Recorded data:
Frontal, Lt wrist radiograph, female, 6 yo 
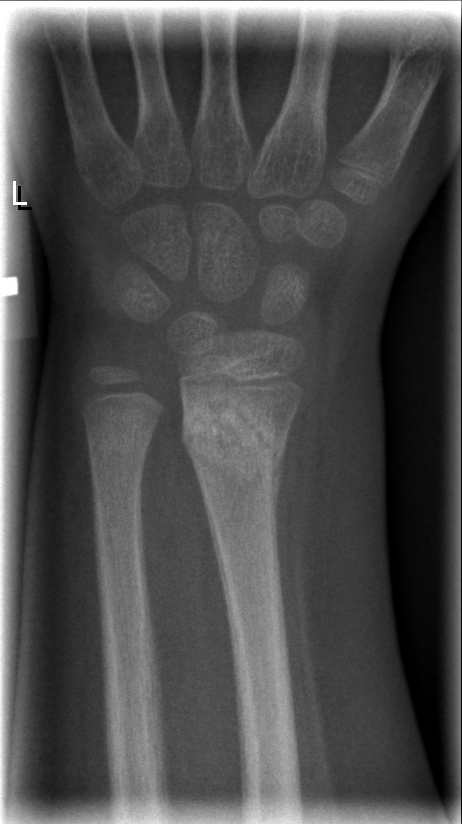
Fx identified at [x1=179, y1=392, x2=287, y2=491]; [x1=82, y1=414, x2=157, y2=456]. Osteopenic. Periosteal thickening — [x1=271, y1=439, x2=286, y2=543].
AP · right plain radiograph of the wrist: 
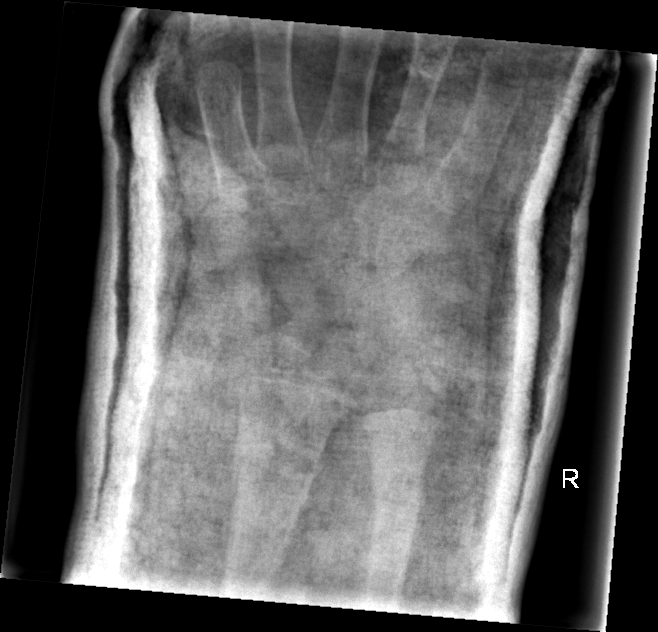

(boxes as x1,y1,x2,y2 (top-left / bottom-right, pixel units))
Q: AO code?
A: AO code 23-M/3.1
Q: Is there a fracture?
A: Bone fracture: (227, 438, 320, 507); (367, 463, 430, 528)
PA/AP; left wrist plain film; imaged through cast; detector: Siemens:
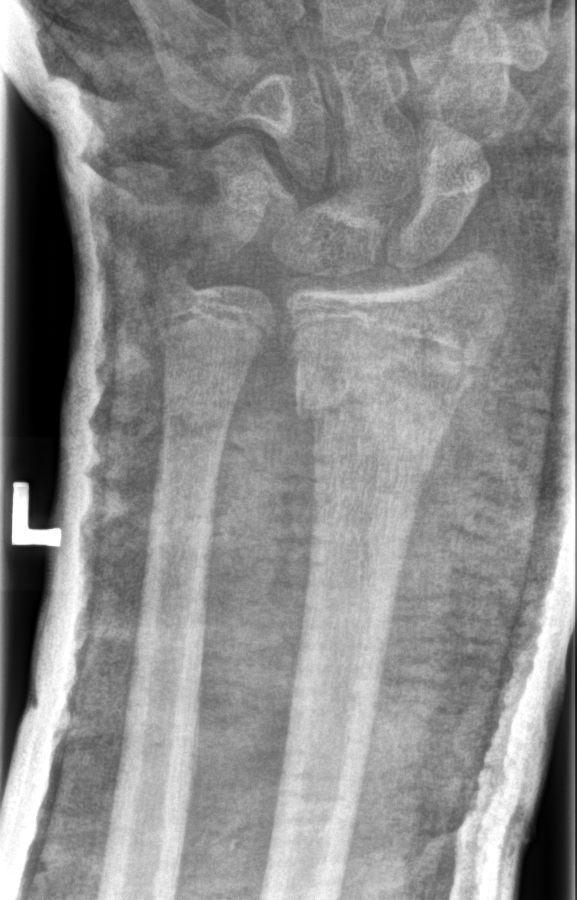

- Work to be completed
Omit the pictures and please write out exactly the lines between the one containing "(boxes as x1,y1,x2,y2" and the last line of the entries, both included.

- Answer below
(boxes as x1,y1,x2,y2 (top-left / bottom-right, pixel units))
Q: AO code?
A: AO code 23-M/3.1
Q: Is there a fracture?
A: Bone fracture: (227, 438, 320, 507); (367, 463, 430, 528)
PA/AP; left wrist plain film; imaged through cast; detector: Siemens:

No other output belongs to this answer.